Initialization Order of Animation is garbage

Skeletal Mesh Components are a hell to work with if you want to bind Delegates and such before the animation initializes.
Because no matter what you do, the Animation is initialized AND TICKS before PostInitializeComponents is called (The Function of choice when you want to interconnect Components, similar to Unity’s “Awake()”)
And if that’s not enough, it also differs between ACharacter and APawn (SkeletalMeshComponent is added via Blueprint Editor)
Here is a Screenshot of ACharacter derived:


And here is a Screenshot of APawn

In the latter case it’s even more confusing, since the Animation is even UPDATED before the SkeletalMesh is even Activated
Valve Epic, pls fix.

The UpdateAnimation call, is that the animation blueprint’s “tick” function, or a code override?

Edit: Also, where does PreInitializeComponents fall into the stack? Anything stopping you from using that? Binding to delegates should be safe in there too.

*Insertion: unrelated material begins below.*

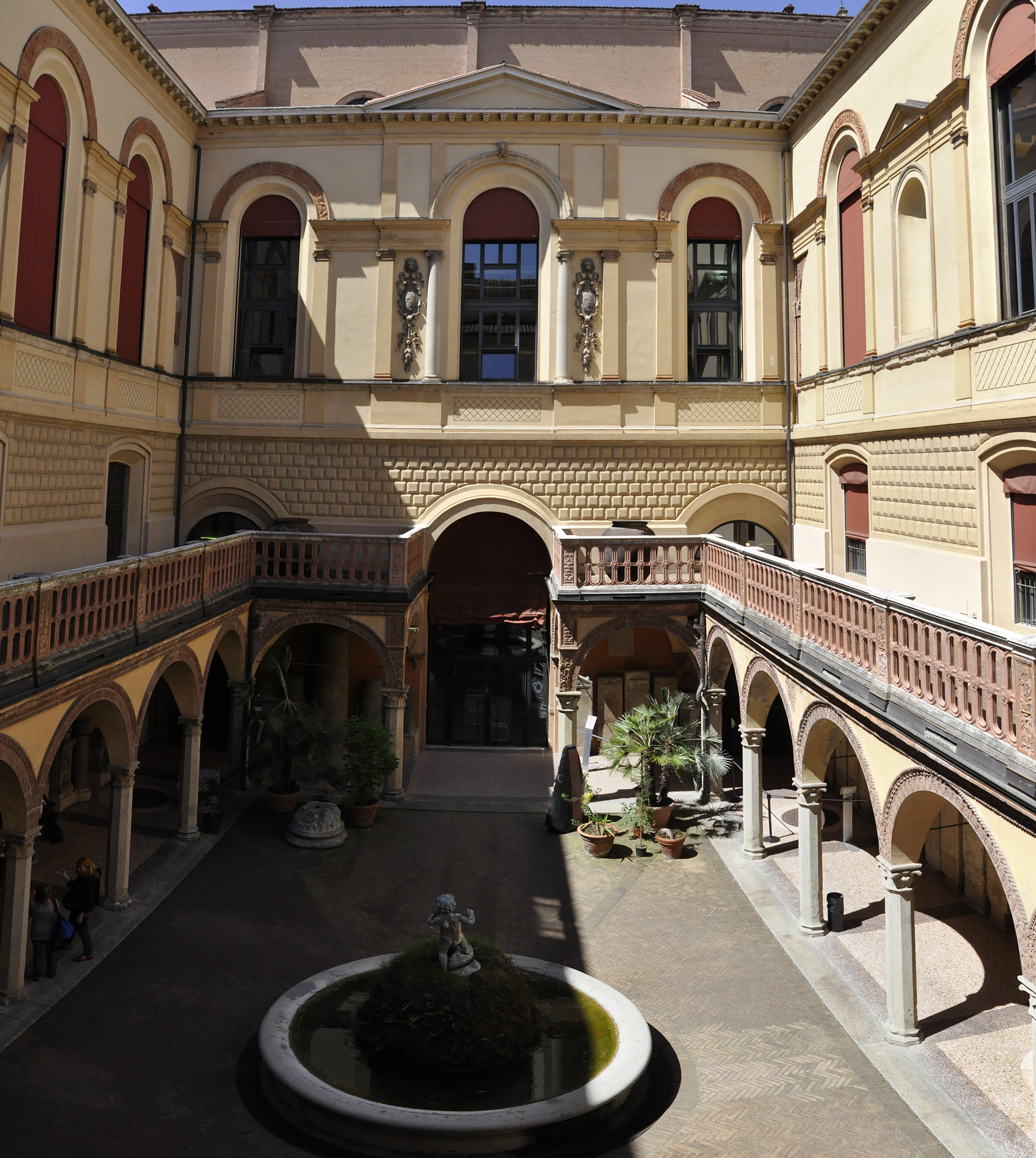 Het binnenhof van het Museo Civico Archeologico te Bologna

Its the AnimBlueprints “Update Animation” event.

Unbenannt.jpg

Animations are ticked once when InitAnim() in the Skeletal Mesh is called - I suspect this is because otherwise there will be a frame or two where the mesh will appear in it’s default pose, since anims are usually updated on another thread.

The Skeletal Mesh Component calls InitAnim when the component is registered via OnRegister() - where it manually ticks the animation with zero delta time. OnRegister() is called before any kind of component initialization.

I suspect it differs in ACharacter because characters regularly change the “bOnlyAllowAutonomousTickPose” value so that animation properly links up with networked movement - otherwise the animation would be ticking in between updates which you don’t want.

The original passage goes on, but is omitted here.